Yellow sweet clover (Melilotus officinalis; clover hereafter) is a biennial legume native to Eurasia that is now present in all 50 states. Clover can grow 2 m tall and achieve high densities across large areas in the Northern Great Plains when conditions are conducive, such as in 2019. Clover is highly efficient at fixing nitrogen in soils which reduces the abundance of native grasses, while simultaneously facilitating invasion of non-native grasses, which may alter fire regimes. In contrast, clover provides considerable forage for ungulates, attracts a wide variety of insects that, along with clover seeds, are important to waterfowl, gamebirds, and songbirds, and supports numerous pollinators. Little is known about the extent of clover in central Montana and northwest South Dakota and this study represents the first known attempt to map clover in these regions.

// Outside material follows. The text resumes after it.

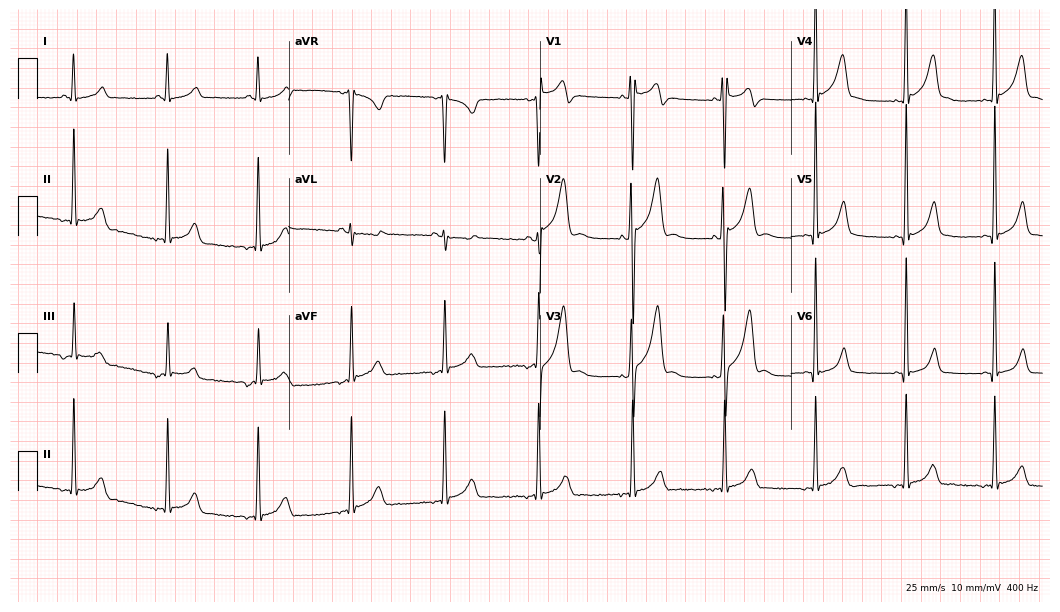
12-lead ECG from a male, 22 years old. Screened for six findings — first-degree AV block, right bundle branch block, left bundle branch block, sinus bradycardia, atrial fibrillation, sinus tachycardia — none is recorded. Findings outside these six are not listed.

In 2019, the Bureau of Land Management conducted Assessment, Inventory, and Monitoring (AIM) surveys at 10 sites in central Montana (defined as the approximate geographic extent of Musselshell County) and 24 sites in northwest South Dakota (defined as the approximate geographic extent of Butte and Harding Counties). Concurrent Unmanned Aerial Vehicle (UAV) flights were conducted at 22 sites: 6 in Montana and 16 in South Dakota. We created orthoimages from the 22 UAV surveys as well as clover maps for the 19 sites with clover. Percent clover cover from the UAV-derived clover maps closely matched percent cover from AIM data along surveyed transects. The UAV clover map with the greatest percent cover in each region was then used to identify pixels comprised of clover in National Agricultural Imagery Program (NAIP) imagery: 5,000 pixels in Montana and 2,500 pixels in South Dakota. We used separate MaxEnt models to classify clover across 1 NAIP tile in central Montana and 2 NAIP tiles in northwest South Dakota. Next, for each region, we calculated the percent of classified NAIP pixels within each Sentinel-2 pixel and selected 1,000 pixels from each of 2 fractional cover (FC) bins representing 20% increments from 10-50% cover and 1,000 pixels from each of 5 fractional cover (FC) bins representing 10% increments from 55-95% cover. We also selected 1,000 pixels in each region from dense clover strands visible in Sentinel-2 imagery representing pure (i.e., 100% cover) clover areas. Separate MaxEnt models were run in each region for the pure clover areas and each FC class. We fixed the pure clover area for each region and added fractional coverage components outside this consistent pure clover area by thresholding each of the 5 FC models using 5 common MaxEnt thresholds and merging results using 3 classification approaches for pixels classified by multiple FC models: minimum, mean, and maximum cover predicted. Accuracy of the 15 FC maps were validated by comparison to AIM survey data (30 m buffer from AIM plot center) and UAV-derived clover maps (300 x 300 m grid of 900 Sentinel-2 pixels centered on AIM plot centers).
Datasets in this release include the following items in associated zipped folders:
22 UAV orthoimages of which 19 have embedded clover maps aligned to Sentinel-2 imagery (MT1-6_Sentinel_proj and SD1-16_Sentinel_proj).
2 Classified NAIP images aligned to Sentinel-2 imagery. (MT/SD_NAIP_Sweet_Clover_Sentinel_proj)
15 Fractional cover maps for both central Montana and northwest South Dakota (MT/SD_Sweet_Clover_Fractional_Cover_Maps).
2 Point shapefiles of AIM plot centers and 2 polygon shapefiles for Sentinel-2 to UAV comparison extents (MT/SD_Sweet_Clover_Shapefiles).
Seven .csv files (Sweet_Clover_csv) that contain 1) Green Leaf Index reclassification values for UAV clover classifications (S1_GLI_Reclass.csv); 2) Clover cover from AIM surveys and UAV-derived clover maps along AIM transects and sites (S2_UAV_AIM_Comparisons.csv); 3) Center locations for all pixels used to classify clover with MaxEnt models (S3_Training.csv); 4) MaxEnt variable permutation importance values for NAIP classifications (S4_NAIP_PI.csv); 5) MaxEnt variable permutation importance values for Sentinel-2 classifications (S5_Sentinel_PI.csv); 6) Clover cover from Sentinel-2 FC models, AIM surveys, and UAV clover maps within appropriate comparison extents (S6_Sent_FC_AIM_UAV_Comparisons.csv); and 7) Frequency tables for Sentinel-2 FC classifications (S7_Frequency.csv).